Segment Open

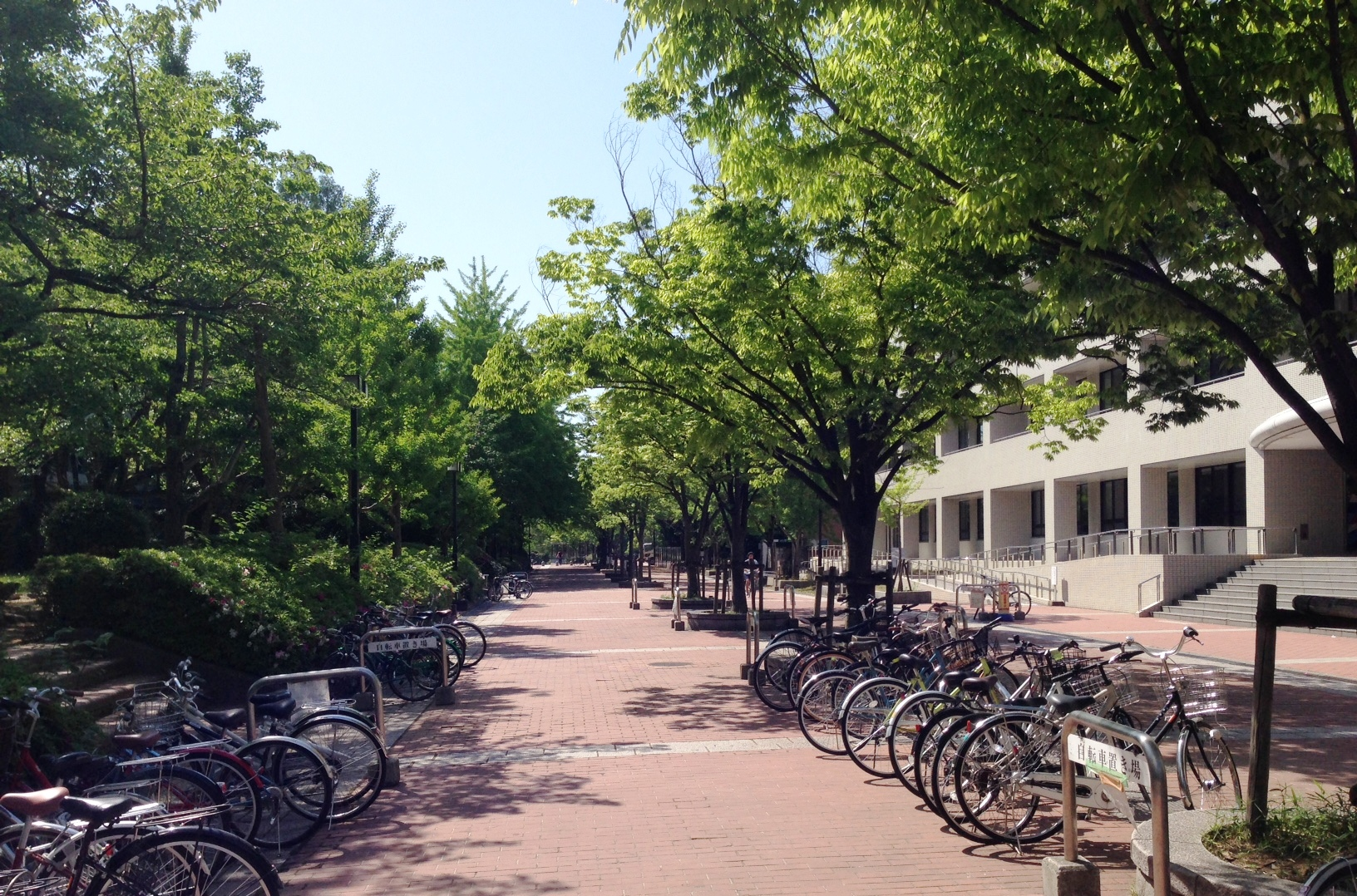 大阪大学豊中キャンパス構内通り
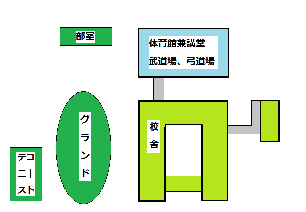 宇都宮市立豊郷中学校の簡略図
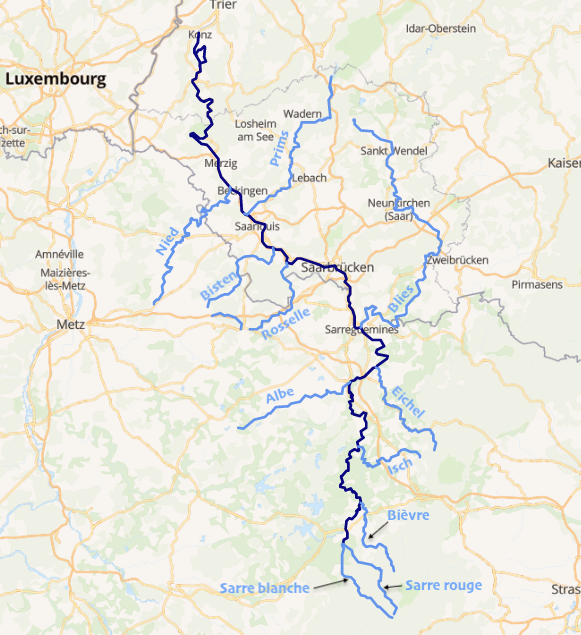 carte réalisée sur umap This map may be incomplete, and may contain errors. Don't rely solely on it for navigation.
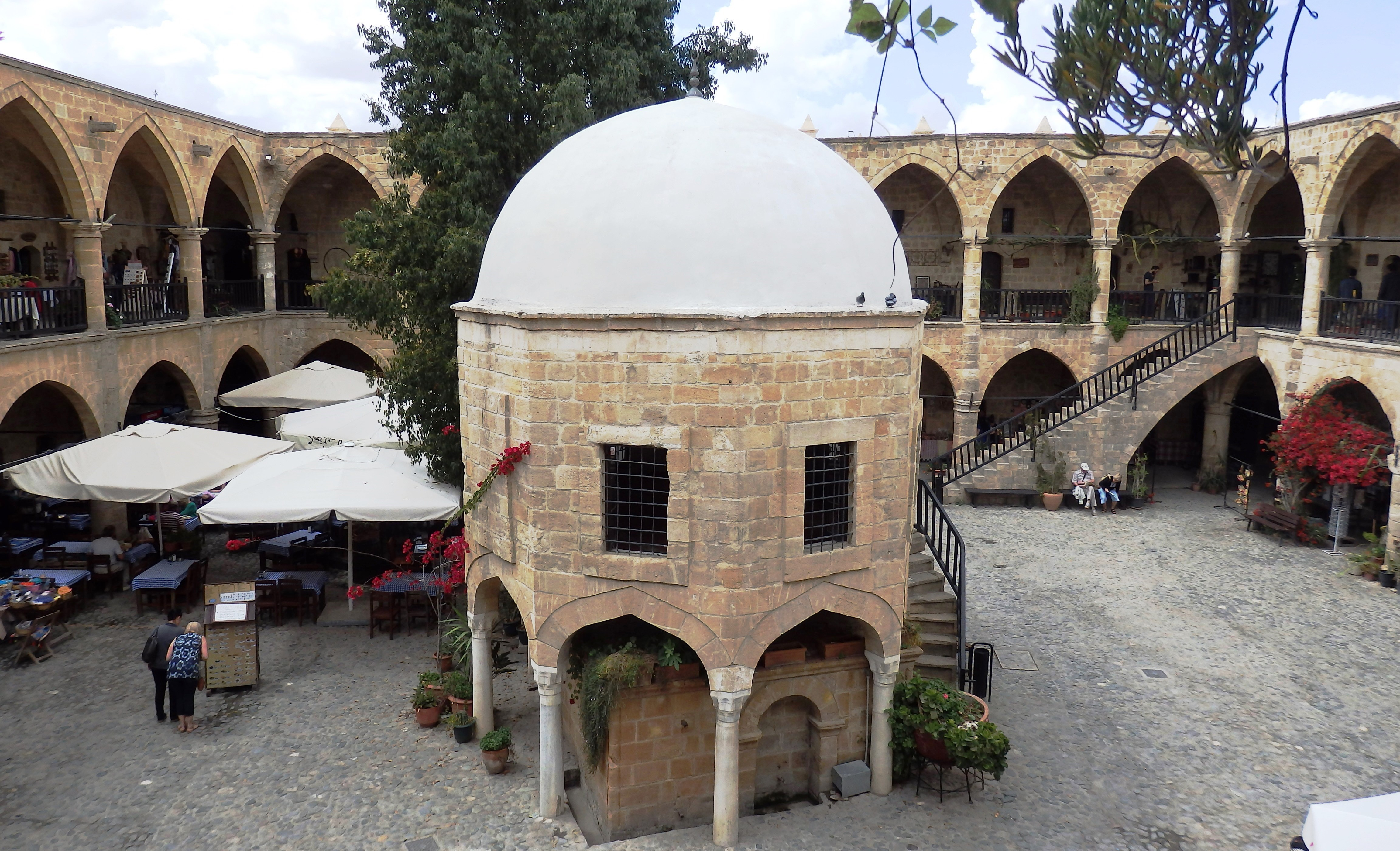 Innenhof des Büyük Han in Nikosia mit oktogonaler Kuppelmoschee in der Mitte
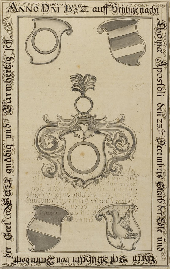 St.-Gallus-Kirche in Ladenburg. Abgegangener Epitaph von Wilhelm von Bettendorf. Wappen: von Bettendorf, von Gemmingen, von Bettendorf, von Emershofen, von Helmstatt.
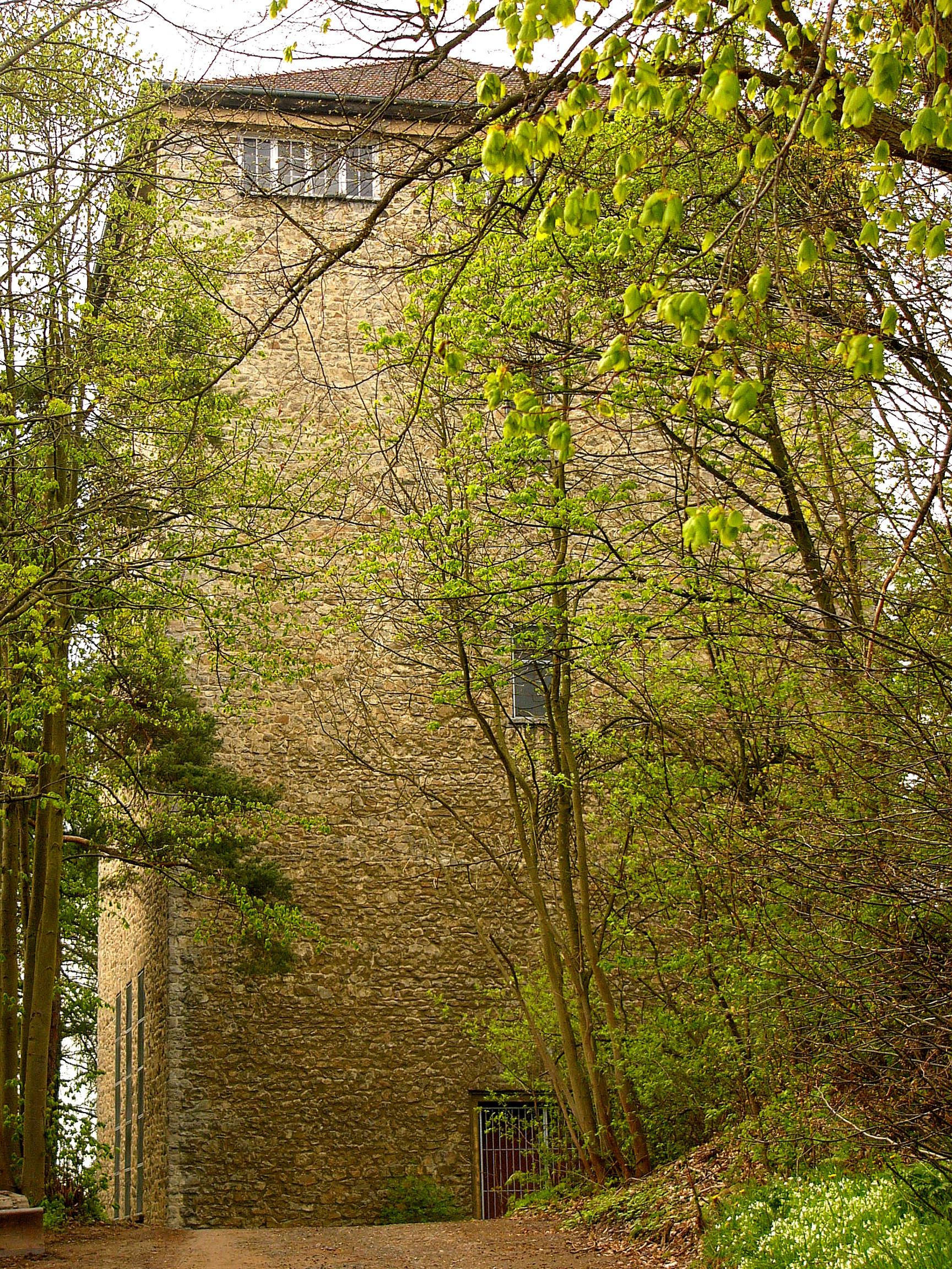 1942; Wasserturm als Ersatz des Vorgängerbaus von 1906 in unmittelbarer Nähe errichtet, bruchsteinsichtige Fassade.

Segment Closed
Segment Open

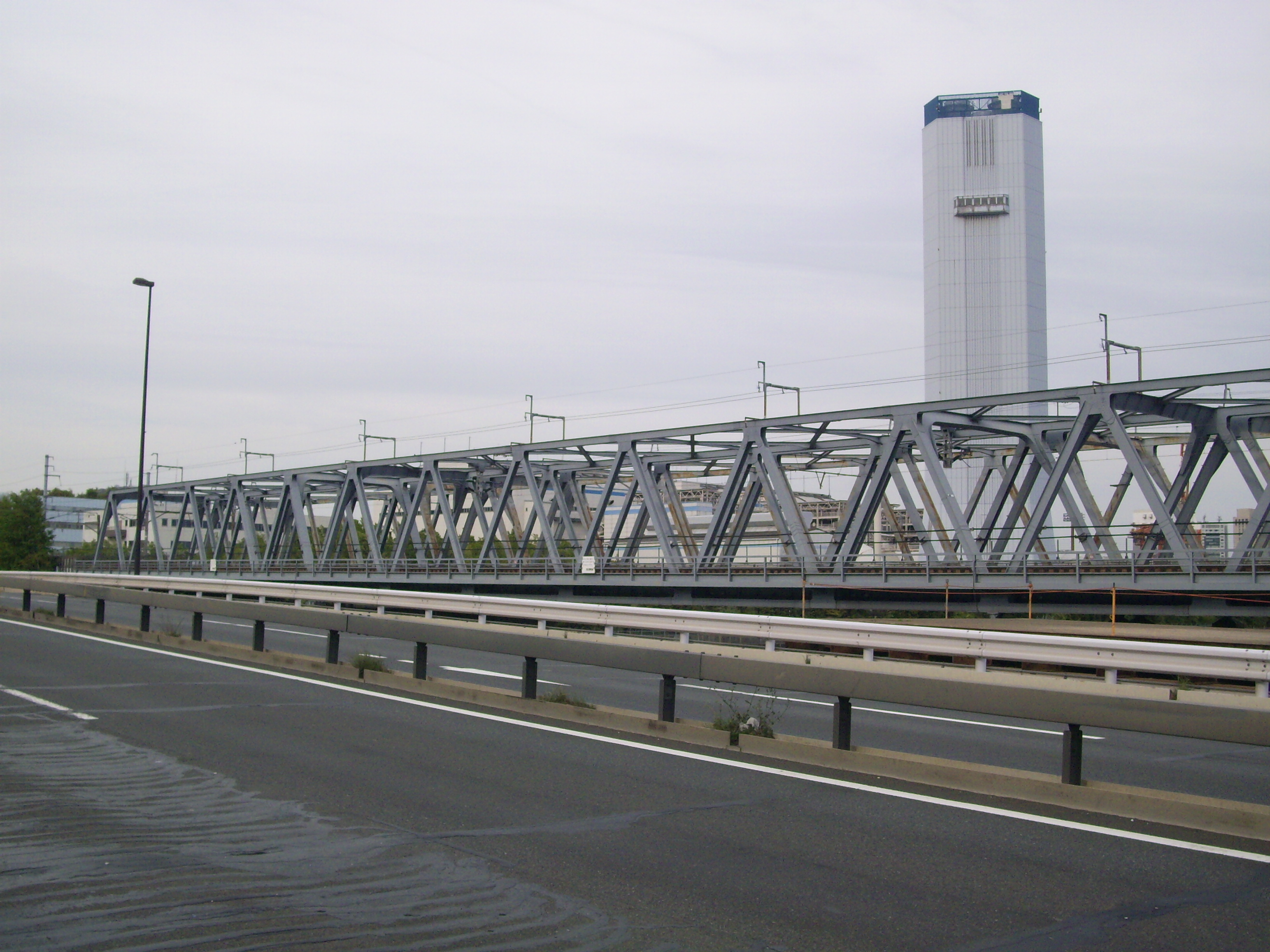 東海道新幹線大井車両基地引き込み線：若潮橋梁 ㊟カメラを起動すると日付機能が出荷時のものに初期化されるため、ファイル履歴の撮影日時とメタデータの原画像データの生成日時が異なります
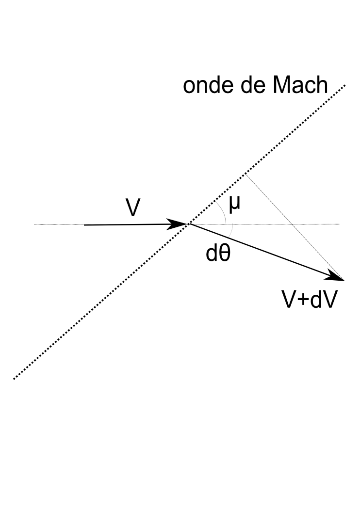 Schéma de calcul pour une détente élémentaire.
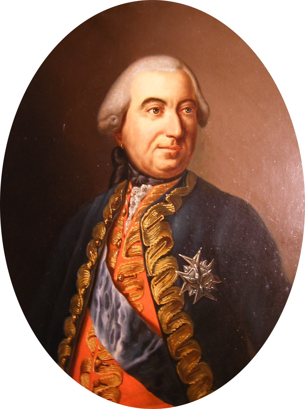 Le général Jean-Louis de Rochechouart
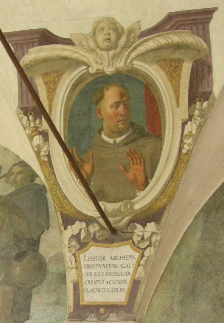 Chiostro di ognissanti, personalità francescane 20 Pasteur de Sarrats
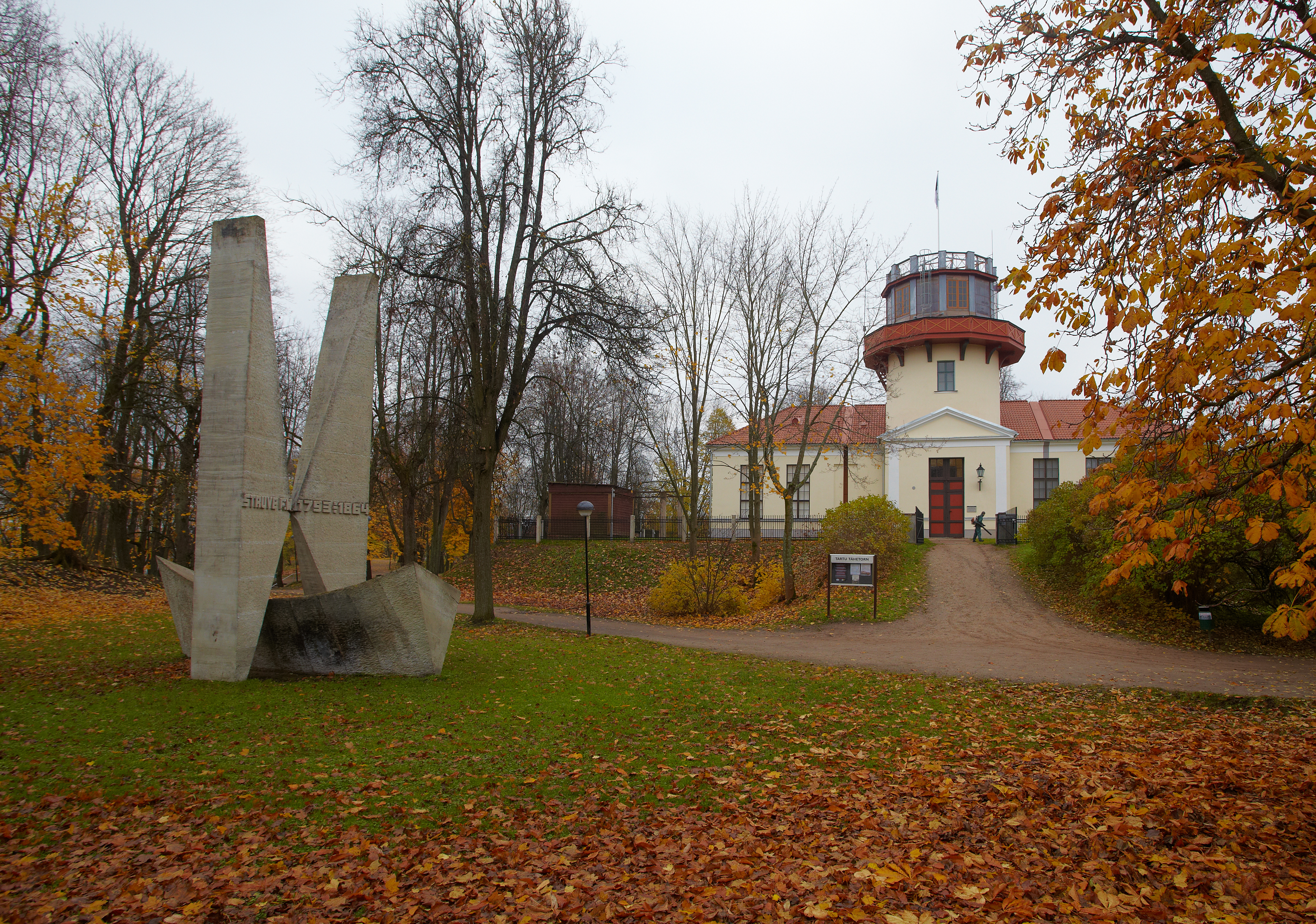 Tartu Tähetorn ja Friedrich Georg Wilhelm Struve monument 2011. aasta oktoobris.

Segment Closed

__INSTRUCTIONS TO FOLLOW__.
In the entries above, find the line with "大阪大学豊中キャンパス構内通り" and the line with "1942; Wasserturm als". Return exactly those lines and all the ones between them, pictures excluded.

__PROBLEM SOLUTION__.
 大阪大学豊中キャンパス構内通り
 宇都宮市立豊郷中学校の簡略図
 carte réalisée sur umap This map may be incomplete, and may contain errors. Don't rely solely on it for navigation.
 Innenhof des Büyük Han in Nikosia mit oktogonaler Kuppelmoschee in der Mitte
 St.-Gallus-Kirche in Ladenburg. Abgegangener Epitaph von Wilhelm von Bettendorf. Wappen: von Bettendorf, von Gemmingen, von Bettendorf, von Emershofen, von Helmstatt.
 1942; Wasserturm als Ersatz des Vorgängerbaus von 1906 in unmittelbarer Nähe errichtet, bruchsteinsichtige Fassade.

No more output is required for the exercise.